▸ **WHAT THE TASK ASKS**: Only the lines from the top of the records below through the line containing "2014.0 | 150 |" should be printed, exactly and without pictures.
### PROVIDED DATA
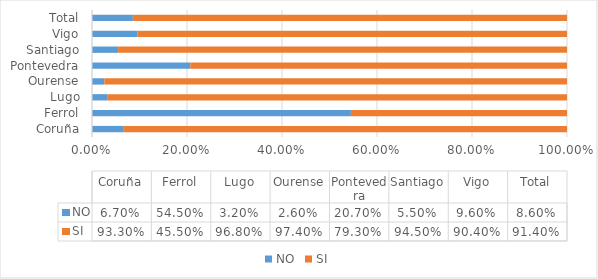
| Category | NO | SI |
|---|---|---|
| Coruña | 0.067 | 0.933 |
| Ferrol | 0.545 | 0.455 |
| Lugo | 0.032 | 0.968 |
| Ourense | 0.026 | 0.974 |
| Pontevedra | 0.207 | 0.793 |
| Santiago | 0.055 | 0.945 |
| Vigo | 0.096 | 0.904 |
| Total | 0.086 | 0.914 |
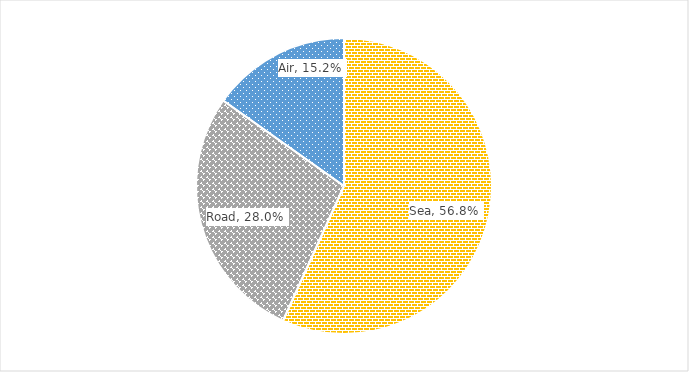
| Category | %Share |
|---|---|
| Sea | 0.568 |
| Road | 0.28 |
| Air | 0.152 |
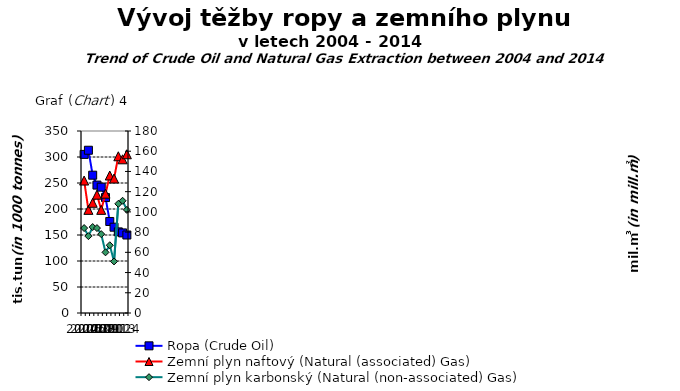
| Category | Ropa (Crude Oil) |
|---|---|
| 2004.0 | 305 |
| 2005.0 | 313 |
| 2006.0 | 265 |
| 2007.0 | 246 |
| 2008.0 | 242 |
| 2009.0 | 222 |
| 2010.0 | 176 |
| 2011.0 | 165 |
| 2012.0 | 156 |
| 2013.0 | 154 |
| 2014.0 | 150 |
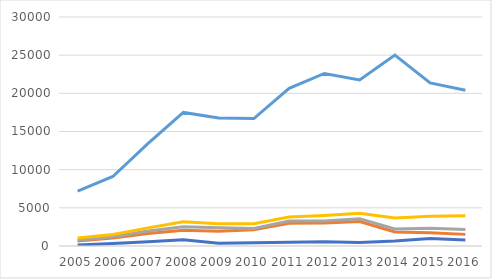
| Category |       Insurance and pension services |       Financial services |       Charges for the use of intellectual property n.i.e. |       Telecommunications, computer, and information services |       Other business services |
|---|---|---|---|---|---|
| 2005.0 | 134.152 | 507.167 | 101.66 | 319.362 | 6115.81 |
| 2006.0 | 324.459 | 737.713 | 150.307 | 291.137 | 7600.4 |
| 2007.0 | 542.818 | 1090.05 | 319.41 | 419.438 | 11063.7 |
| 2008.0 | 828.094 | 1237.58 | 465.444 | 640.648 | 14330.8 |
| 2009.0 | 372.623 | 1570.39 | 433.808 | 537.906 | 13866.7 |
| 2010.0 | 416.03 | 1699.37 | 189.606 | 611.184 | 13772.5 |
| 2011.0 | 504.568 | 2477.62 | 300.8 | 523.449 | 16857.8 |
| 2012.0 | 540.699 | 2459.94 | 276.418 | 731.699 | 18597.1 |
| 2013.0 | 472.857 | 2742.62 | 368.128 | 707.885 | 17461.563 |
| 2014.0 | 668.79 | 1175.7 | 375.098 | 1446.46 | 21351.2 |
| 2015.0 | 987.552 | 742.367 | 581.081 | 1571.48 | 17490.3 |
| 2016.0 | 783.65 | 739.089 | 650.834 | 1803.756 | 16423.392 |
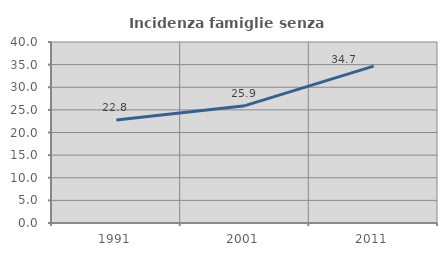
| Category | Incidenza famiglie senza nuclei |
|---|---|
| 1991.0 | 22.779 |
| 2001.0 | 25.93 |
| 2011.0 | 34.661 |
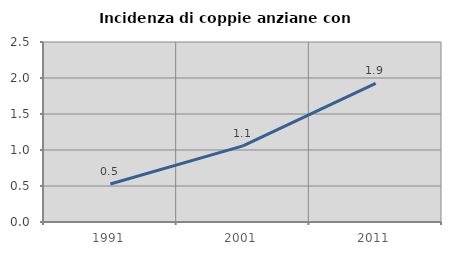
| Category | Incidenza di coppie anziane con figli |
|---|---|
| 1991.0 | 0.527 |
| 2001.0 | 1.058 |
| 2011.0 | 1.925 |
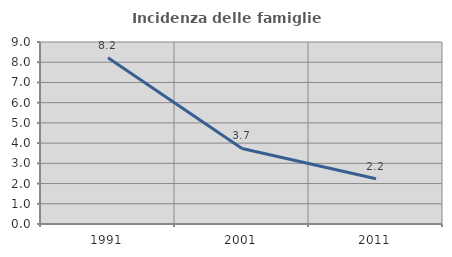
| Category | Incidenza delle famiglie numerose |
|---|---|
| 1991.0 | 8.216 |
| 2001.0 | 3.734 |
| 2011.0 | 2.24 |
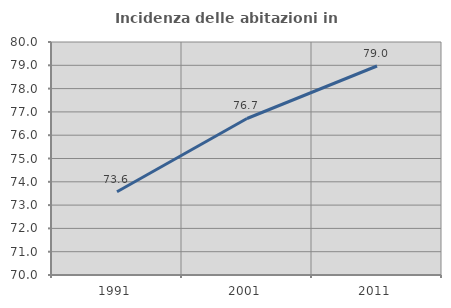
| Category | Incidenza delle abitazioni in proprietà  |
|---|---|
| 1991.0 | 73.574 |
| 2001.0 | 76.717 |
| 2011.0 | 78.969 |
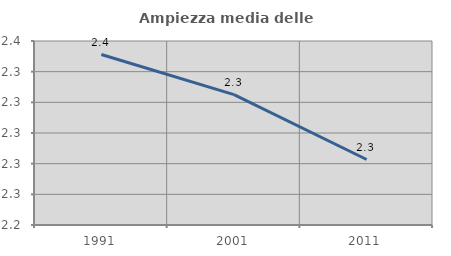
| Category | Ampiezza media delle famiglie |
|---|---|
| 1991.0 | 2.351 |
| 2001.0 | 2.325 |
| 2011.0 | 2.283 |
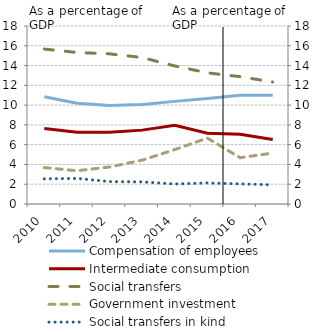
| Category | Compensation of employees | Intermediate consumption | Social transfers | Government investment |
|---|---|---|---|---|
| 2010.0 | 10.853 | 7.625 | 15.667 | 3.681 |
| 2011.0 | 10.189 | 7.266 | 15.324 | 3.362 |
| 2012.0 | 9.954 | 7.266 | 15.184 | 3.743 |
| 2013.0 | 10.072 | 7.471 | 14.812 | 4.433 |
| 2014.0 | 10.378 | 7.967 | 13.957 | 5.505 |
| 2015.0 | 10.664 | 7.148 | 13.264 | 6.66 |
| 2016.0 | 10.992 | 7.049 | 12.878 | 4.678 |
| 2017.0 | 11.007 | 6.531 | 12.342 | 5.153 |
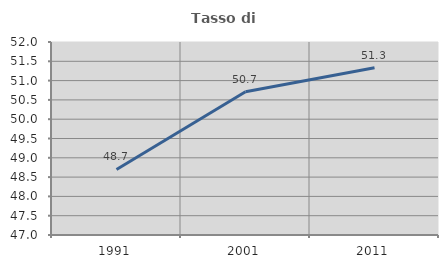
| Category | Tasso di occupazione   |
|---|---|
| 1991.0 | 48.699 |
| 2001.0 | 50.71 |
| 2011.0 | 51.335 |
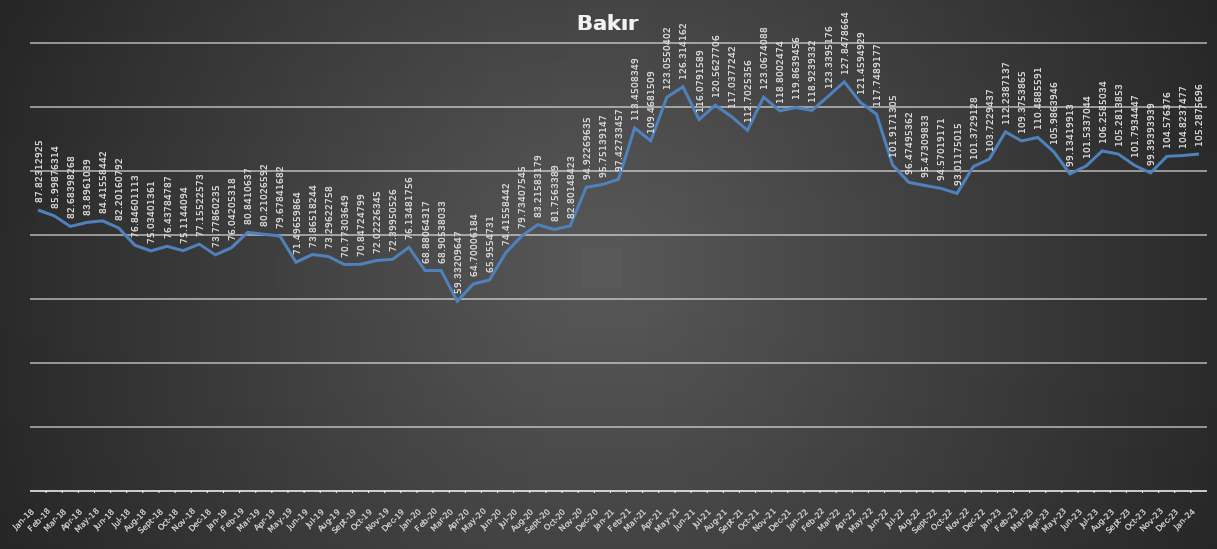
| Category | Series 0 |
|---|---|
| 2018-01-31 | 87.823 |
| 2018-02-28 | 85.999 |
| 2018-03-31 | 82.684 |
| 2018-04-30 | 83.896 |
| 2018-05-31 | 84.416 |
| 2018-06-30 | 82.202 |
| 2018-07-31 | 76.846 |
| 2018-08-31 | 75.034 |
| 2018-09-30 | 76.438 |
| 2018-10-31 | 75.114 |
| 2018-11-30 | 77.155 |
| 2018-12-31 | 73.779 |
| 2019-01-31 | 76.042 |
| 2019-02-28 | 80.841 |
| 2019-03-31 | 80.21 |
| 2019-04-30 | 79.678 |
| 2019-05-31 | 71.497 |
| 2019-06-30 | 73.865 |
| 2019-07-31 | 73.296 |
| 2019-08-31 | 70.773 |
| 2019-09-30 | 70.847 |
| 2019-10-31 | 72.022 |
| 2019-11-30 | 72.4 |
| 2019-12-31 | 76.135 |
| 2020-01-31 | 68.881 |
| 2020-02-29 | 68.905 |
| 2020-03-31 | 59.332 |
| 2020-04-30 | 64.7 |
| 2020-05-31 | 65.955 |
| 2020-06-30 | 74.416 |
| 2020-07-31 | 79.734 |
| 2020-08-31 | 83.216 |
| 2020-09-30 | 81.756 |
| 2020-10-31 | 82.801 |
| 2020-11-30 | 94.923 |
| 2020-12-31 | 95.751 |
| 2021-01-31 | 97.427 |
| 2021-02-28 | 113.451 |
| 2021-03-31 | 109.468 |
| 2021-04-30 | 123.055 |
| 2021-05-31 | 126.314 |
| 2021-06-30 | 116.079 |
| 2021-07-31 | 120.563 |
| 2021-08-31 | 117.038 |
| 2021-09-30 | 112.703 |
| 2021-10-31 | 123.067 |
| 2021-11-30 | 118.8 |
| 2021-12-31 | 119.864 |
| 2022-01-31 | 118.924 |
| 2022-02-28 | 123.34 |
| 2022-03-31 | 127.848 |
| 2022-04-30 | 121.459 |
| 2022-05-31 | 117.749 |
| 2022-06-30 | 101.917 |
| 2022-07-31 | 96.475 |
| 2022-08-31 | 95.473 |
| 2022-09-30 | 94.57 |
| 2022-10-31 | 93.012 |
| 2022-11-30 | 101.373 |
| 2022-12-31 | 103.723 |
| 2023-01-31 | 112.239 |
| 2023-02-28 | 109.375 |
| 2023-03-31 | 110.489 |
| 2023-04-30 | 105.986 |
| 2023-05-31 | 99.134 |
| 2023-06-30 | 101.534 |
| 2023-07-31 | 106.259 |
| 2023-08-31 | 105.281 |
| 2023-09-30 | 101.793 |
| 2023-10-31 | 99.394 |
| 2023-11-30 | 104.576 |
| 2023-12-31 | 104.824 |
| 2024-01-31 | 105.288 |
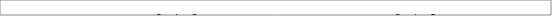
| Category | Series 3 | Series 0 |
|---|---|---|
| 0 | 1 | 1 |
######
▸ **RESULT OF THIS EXERCISE**:
| Category | NO | SI |
|---|---|---|
| Coruña | 0.067 | 0.933 |
| Ferrol | 0.545 | 0.455 |
| Lugo | 0.032 | 0.968 |
| Ourense | 0.026 | 0.974 |
| Pontevedra | 0.207 | 0.793 |
| Santiago | 0.055 | 0.945 |
| Vigo | 0.096 | 0.904 |
| Total | 0.086 | 0.914 |
| Category | %Share |
|---|---|
| Sea | 0.568 |
| Road | 0.28 |
| Air | 0.152 |
| Category | Ropa (Crude Oil) |
|---|---|
| 2004.0 | 305 |
| 2005.0 | 313 |
| 2006.0 | 265 |
| 2007.0 | 246 |
| 2008.0 | 242 |
| 2009.0 | 222 |
| 2010.0 | 176 |
| 2011.0 | 165 |
| 2012.0 | 156 |
| 2013.0 | 154 |
| 2014.0 | 150 |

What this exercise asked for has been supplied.